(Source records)
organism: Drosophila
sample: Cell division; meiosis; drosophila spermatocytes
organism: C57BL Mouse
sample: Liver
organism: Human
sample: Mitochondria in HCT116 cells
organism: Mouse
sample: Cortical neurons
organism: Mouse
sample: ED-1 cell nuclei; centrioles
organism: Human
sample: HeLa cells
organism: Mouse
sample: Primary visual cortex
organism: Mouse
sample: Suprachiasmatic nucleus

* * *

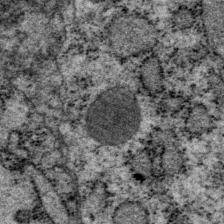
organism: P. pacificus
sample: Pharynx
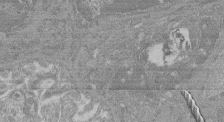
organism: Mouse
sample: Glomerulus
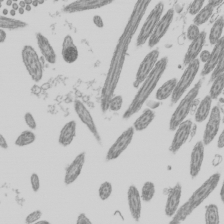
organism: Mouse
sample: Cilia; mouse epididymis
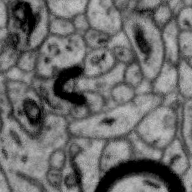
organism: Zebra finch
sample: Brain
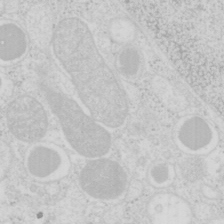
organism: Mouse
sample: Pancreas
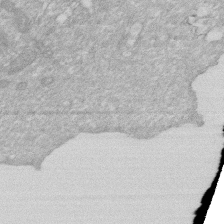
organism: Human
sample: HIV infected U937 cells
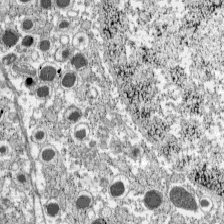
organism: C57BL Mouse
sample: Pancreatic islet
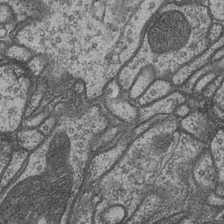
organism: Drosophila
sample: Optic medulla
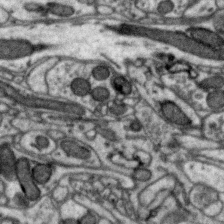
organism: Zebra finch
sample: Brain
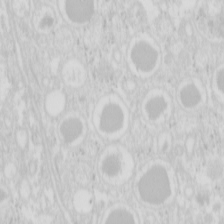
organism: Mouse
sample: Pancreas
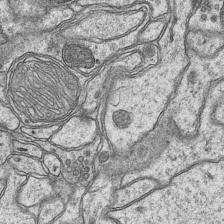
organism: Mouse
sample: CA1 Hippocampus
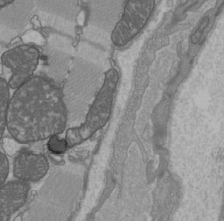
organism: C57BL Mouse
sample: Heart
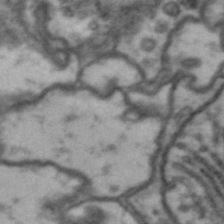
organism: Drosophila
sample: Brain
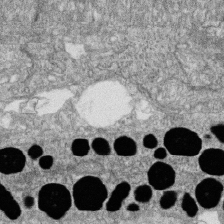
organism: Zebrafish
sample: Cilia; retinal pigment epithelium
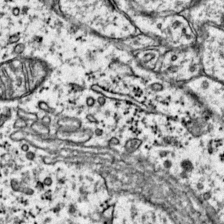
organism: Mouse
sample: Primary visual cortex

What is expected → Retype exactly the lines of the data above that fall between the line with "sample: Mitochondria in HCT116 cells" and the line with "sample: Suprachiasmatic nucleus", inclusive, and add nothing.

Final answer →
sample: Mitochondria in HCT116 cells
organism: Mouse
sample: Cortical neurons
organism: Mouse
sample: ED-1 cell nuclei; centrioles
organism: Human
sample: HeLa cells
organism: Mouse
sample: Primary visual cortex
organism: Mouse
sample: Suprachiasmatic nucleus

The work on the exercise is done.